■ **TRY IT**:
The expected output is every line of the data exactly as shown, minus the images.

■ **DATA PROVIDED**:
····················
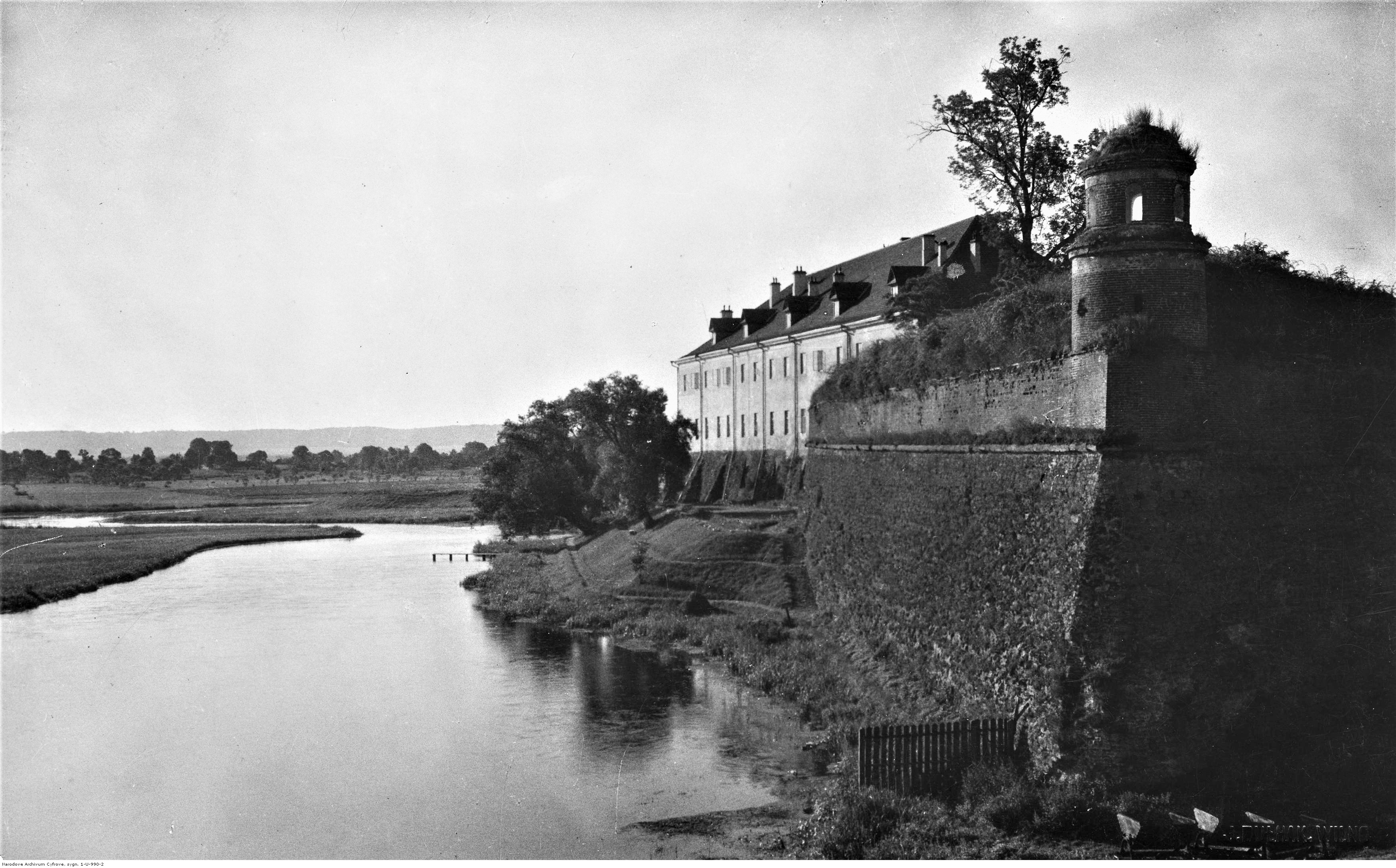 Dubno, województwo wołyńskie. Zamek Ostrogskich - widok od strony rzeki Ikwy. Koncern Ilustrowany Kurier Codzienny - Archiwum Ilustracji. Sygnatura: 1-U-990-2
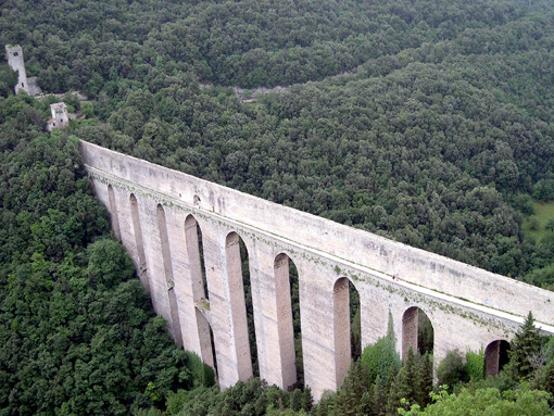 Spoleto (Italy) - Il Ponte delle Torri
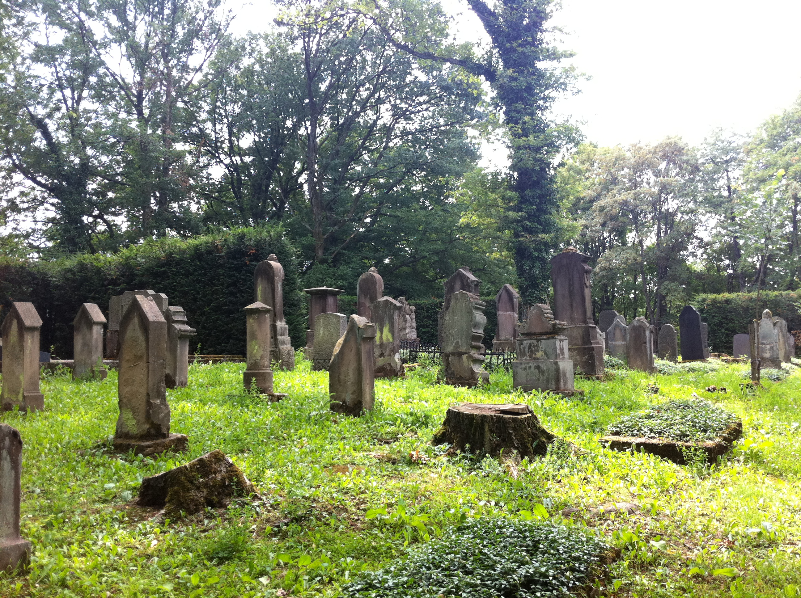 Jüdischer Friedhof Tholey im Saarland
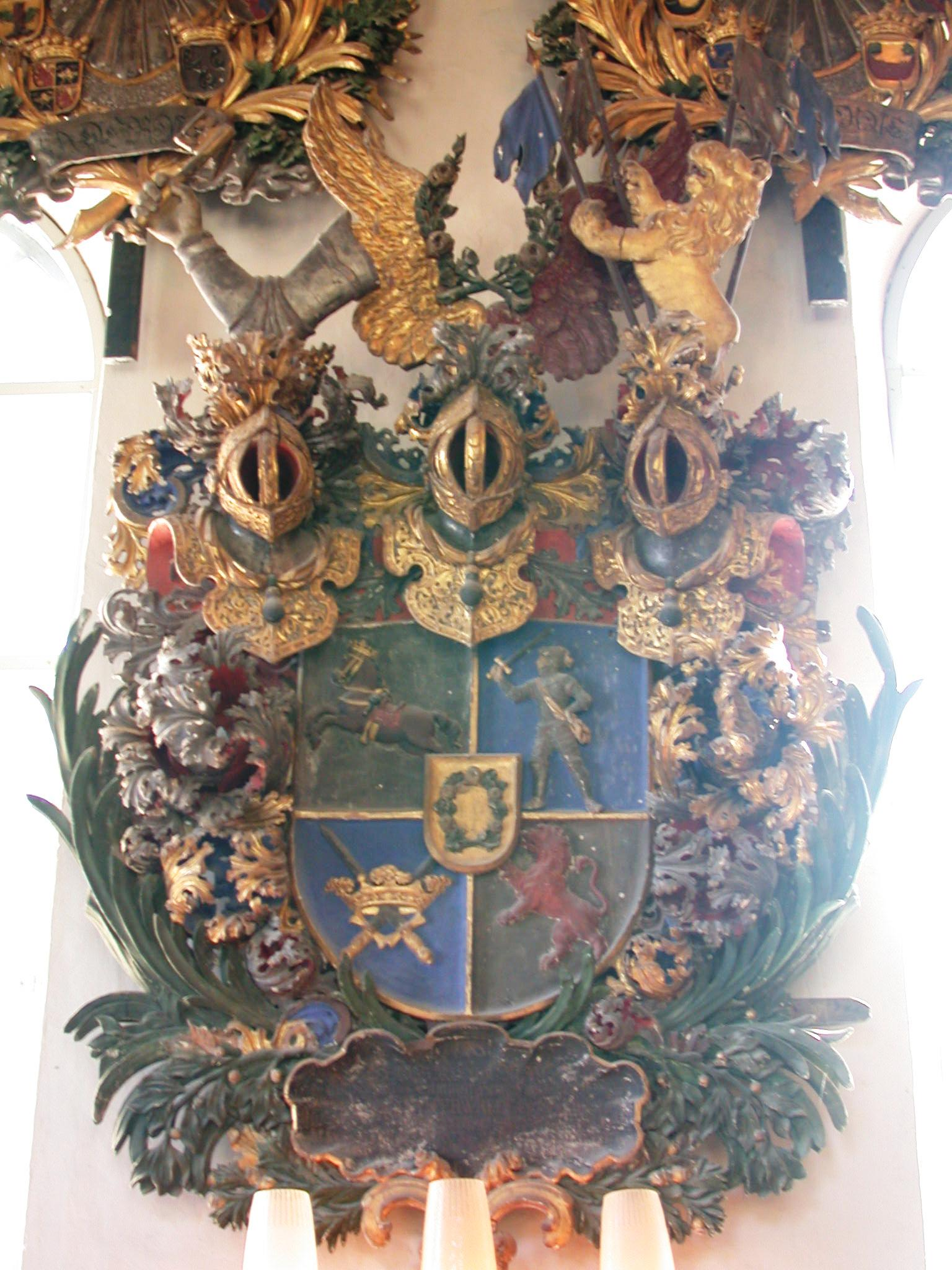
····················
■ **SOLUTION TO THIS TASK**:
 Dubno, województwo wołyńskie. Zamek Ostrogskich - widok od strony rzeki Ikwy. Koncern Ilustrowany Kurier Codzienny - Archiwum Ilustracji. Sygnatura: 1-U-990-2
 Spoleto (Italy) - Il Ponte delle Torri
 Jüdischer Friedhof Tholey im Saarland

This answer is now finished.